Personal information
- Full name: John Butcher
- Nickname: Clean Hands
- Born: 3 July 1991 (age 35) Maffra, Victoria, Australia
- Original team: Gippsland Power (TAC Cup)
- Draft: No. 8, 2009 National Draft, Port Adelaide
- Height: 197 cm (6 ft 6 in)
- Weight: 90 kg (198 lb)
- Position: Forward

Playing career^{1}
- Years: Club / Games (Goals)
- 2010–2016: Port Adelaide / 31 (41)
- ^{1} Playing statistics correct to the end of 2016.

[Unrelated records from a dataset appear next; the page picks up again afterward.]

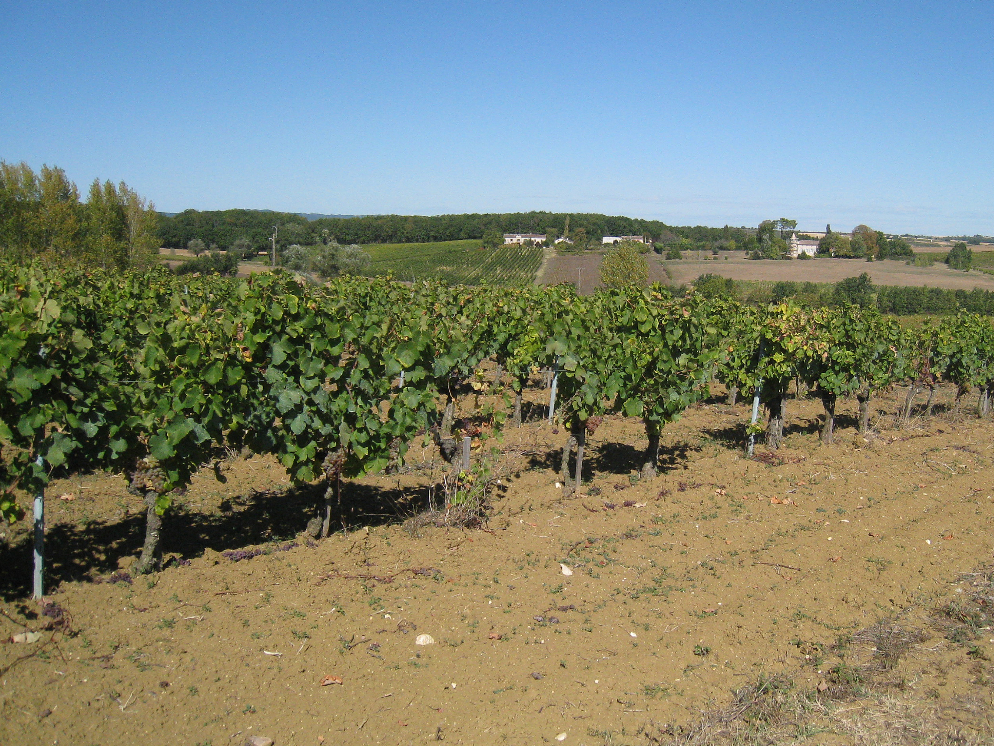 Vignoble à Cahuzac-sur-Vère, Tarn, France.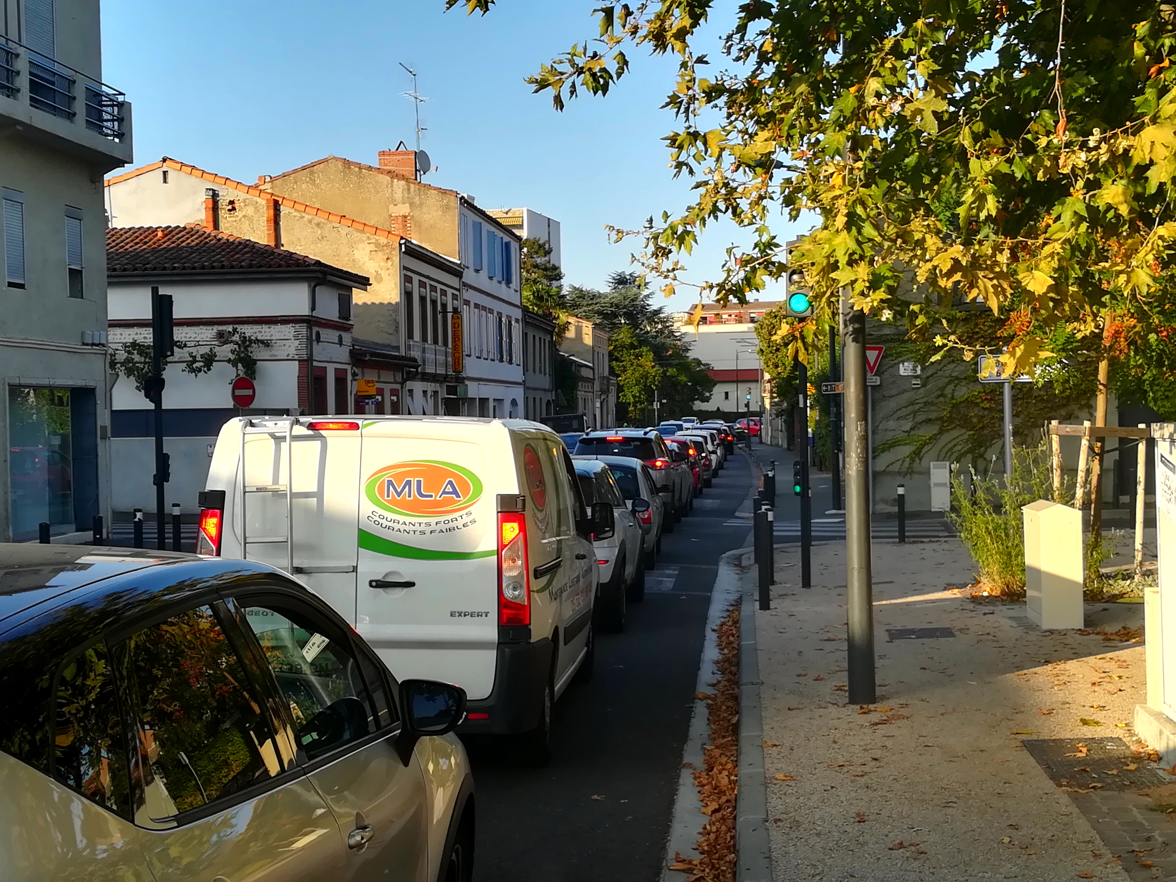 Embouteillage sur la rue Vestrepain dans le quartier de Fontaine-Lestang à Toulouse.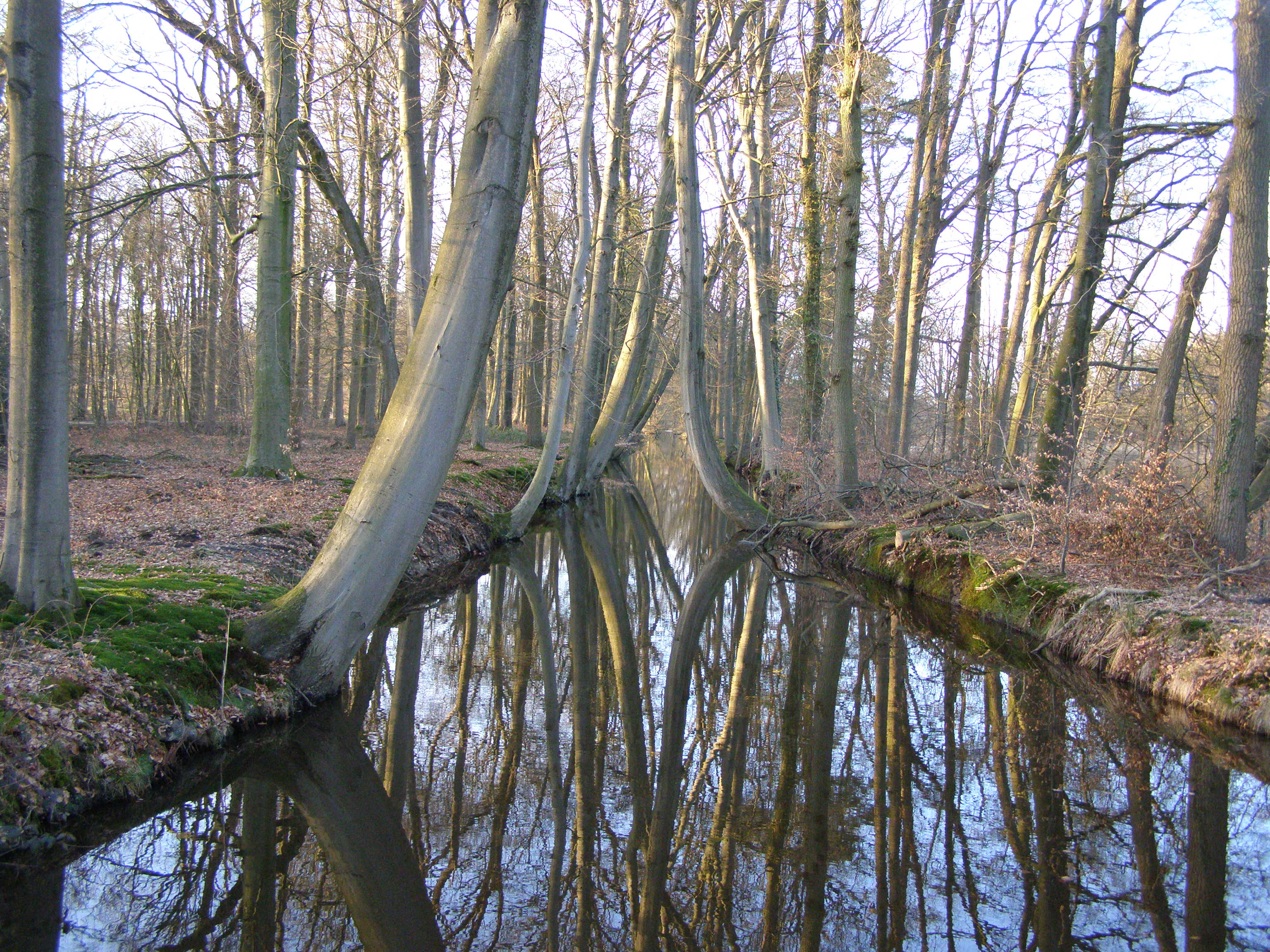 Oelerbeek in maart

= John Butcher (Australian footballer) =

Australian rules footballer (born 1991)

John Butcher (born 3 July 1991) is an Australian former professional footballer who played for Port Adelaide in the Australian Football League (AFL). He was drafted by Port Adelaide with pick 8 in the first round of the 2009 AFL draft.

== Professional career ==

Butcher was born in Maffra, Victoria. Known for his speed, agility, and marking skills, he was nicknamed "Clean Hands". At the AFL Draft Camp, he ran 20-metre sprints at high speeds and completed the repeat sprint test in 24.88 seconds, ranking within the top 28 percent of participants in that category. He kicked 40 goals in 16 games while playing for Gippsland Power and Vic Country. He represented Vic Country Under-18s in 2008 and 2009, including kicking three goals against Vic Metro in 2009. Butcher is an AIS-AFL Academy graduate.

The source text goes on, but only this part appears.